The frustrated passengers took the pilots and the air hostesses of the flight and cabin crew hostages and demanded that the airplane be re-fueled and diverted to Sweden. The Bulgarian government was informed and on the following morning the commander of SOMP, Lt-col. Vasil Velkov, flew off to Berlin together with the ready assault group under Captain Dimitar Stefanov. The assault group consisted of 5 squads of 3 master sergeants for a total of 17 people. To deceive the hijackers, the East German authorities informed them that the Swedish government accepted the flight, but the Bulgarian Tupolev Tu-154 was unavailable for boarding so the group needed to board another airplane. The Bulgarian commandos devised a plan in which they hid in the Ikarus bus sent under that pretext to approach the airliner covertly. Once the ladders were in place and the doors were opened, the assault would force their way from the pilot cabin to the back of the plane.

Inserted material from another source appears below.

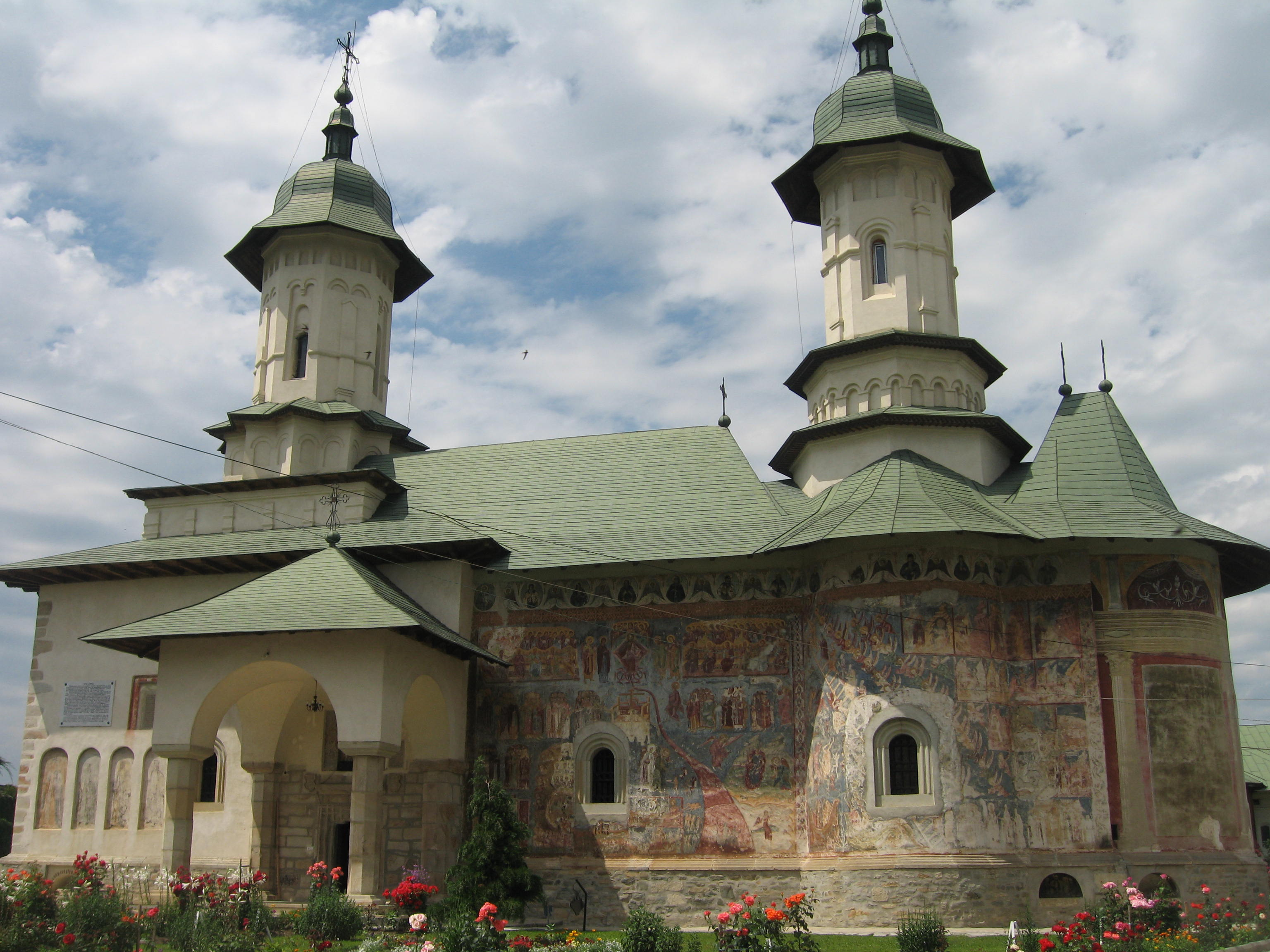 Mănăstirea Râşca 01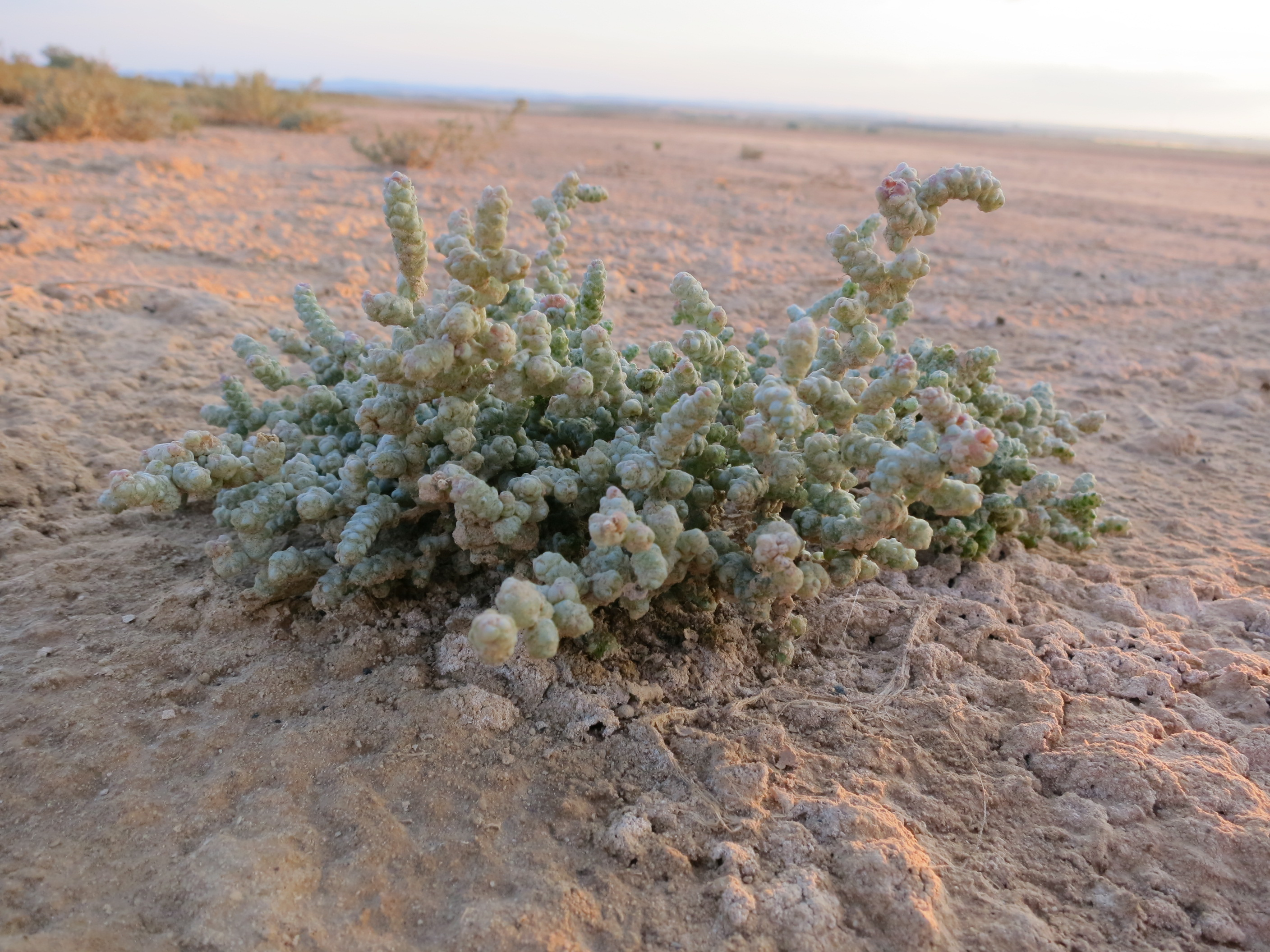 Salicornia enana. La Salada Grande, laguna endorreica en Alcañiz. Teruel. Aragón. España.

Although the assault group was heavily armed with AK-74s, machine guns, sniper rifles, pistols, stun, tear gas, and smoke grenades, a decision was made that the assault group should leave all their firearms and combat knives behind and use only hand-to-hand combat to overwhelm the hijackers and to not endanger the hostages. Four of the five 3-men squads breached into the airliner with the fifth squad in reserve. The Iranians were quickly overwhelmed. The Bulgarian commandos were unharmed, and some of the Iranians suffered minor injuries.

The plane was refueled and took off to return to Burgas. Shortly after the plane was airborne, the hijackers rioted when they found out the destination. They were again rapidly subdued but out of desperation, some of them committed suicide by cutting their wrists with shattered glass from beverages. Once the airliner landed, the Iranians onboard were transported to the border and turned over to the Turkish authorities.

During the 1980s, the Bulgarian Communist government started a process of forceful assimilation of the Turkish minority, known as the "Revival Process", which triggered a series of terror acts in the whole country. The SOMP was directly involved in countering them and apprehending the perpetrators.